[Exercise description] Return the stretch from the line with "sample: Mouse hepatocytes" through the line with "sample: OT-I killer" in the data below, character for character, skipping all pictures.

[Records from a data source]

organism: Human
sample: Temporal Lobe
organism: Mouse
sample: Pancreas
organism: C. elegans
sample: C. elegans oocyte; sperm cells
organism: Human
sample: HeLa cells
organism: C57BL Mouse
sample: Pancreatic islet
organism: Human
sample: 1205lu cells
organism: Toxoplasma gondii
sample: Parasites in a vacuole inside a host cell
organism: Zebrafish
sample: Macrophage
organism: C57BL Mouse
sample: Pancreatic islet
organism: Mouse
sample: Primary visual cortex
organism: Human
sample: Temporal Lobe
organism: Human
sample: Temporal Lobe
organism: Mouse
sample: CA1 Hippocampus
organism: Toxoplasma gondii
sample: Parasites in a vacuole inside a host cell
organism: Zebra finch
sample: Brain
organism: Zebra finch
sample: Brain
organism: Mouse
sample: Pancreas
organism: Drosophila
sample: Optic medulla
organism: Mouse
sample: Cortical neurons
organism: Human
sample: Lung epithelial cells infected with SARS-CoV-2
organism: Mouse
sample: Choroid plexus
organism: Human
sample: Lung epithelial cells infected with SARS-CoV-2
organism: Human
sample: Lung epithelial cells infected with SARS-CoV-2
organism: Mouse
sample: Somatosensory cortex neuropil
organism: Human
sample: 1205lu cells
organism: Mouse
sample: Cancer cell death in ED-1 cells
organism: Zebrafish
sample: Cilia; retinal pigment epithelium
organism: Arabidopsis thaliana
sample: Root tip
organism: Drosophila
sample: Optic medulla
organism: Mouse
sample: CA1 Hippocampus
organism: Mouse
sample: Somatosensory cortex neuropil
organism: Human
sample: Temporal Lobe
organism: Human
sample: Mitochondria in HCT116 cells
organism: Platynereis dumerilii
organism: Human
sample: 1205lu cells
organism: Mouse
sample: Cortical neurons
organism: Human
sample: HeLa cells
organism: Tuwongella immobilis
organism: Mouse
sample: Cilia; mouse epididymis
...
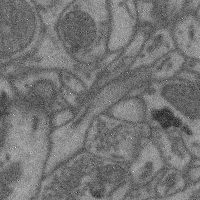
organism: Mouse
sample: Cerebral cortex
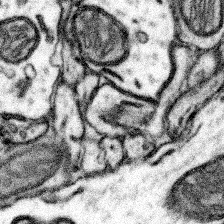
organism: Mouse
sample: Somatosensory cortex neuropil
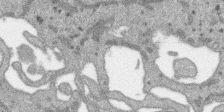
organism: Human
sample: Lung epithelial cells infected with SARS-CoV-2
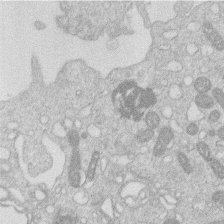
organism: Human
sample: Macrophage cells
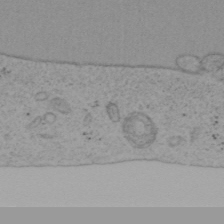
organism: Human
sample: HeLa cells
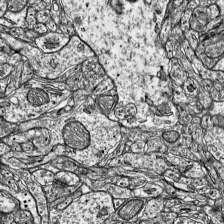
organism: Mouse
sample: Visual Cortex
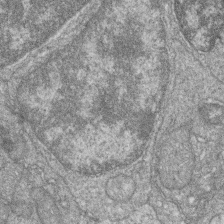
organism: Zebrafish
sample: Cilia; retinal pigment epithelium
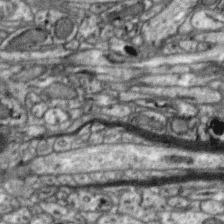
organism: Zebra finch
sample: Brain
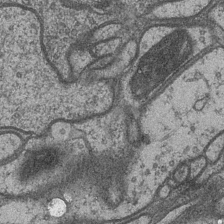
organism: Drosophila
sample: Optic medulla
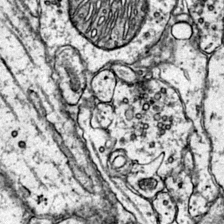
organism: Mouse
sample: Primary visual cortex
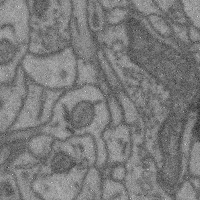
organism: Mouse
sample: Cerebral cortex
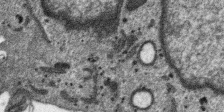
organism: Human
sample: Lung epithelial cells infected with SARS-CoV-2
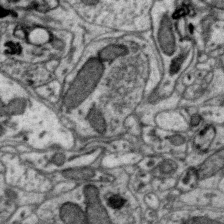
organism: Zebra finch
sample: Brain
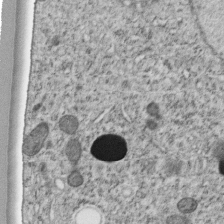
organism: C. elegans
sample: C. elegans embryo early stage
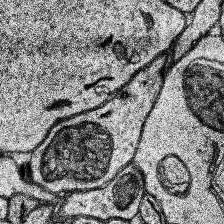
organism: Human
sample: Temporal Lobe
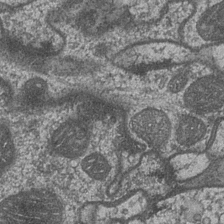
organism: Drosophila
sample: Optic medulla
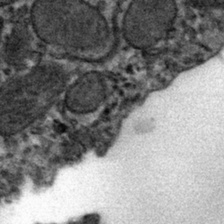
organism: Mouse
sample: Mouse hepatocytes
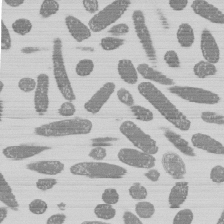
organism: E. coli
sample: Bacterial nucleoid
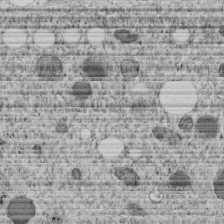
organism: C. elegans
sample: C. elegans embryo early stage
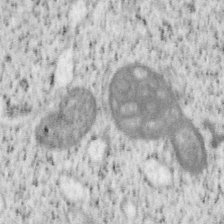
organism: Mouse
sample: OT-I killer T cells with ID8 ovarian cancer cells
--
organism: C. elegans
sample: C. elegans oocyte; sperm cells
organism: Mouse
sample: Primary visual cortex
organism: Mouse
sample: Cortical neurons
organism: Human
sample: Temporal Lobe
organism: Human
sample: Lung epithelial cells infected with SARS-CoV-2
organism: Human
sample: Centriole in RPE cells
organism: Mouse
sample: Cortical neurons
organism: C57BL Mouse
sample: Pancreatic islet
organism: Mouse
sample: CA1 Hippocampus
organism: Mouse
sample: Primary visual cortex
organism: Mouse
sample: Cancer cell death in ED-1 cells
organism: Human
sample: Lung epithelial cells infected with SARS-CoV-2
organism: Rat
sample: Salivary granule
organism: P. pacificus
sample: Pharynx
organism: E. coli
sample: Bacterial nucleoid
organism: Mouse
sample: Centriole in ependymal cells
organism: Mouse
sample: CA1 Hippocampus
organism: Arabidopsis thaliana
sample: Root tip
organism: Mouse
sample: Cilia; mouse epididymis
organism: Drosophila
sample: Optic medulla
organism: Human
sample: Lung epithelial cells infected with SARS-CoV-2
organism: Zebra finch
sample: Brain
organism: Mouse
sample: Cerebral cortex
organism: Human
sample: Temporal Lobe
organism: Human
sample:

[Your response]
sample: Mouse hepatocytes
organism: E. coli
sample: Bacterial nucleoid
organism: C. elegans
sample: C. elegans embryo early stage
organism: Mouse
sample: OT-I killer T cells with ID8 ovarian cancer cells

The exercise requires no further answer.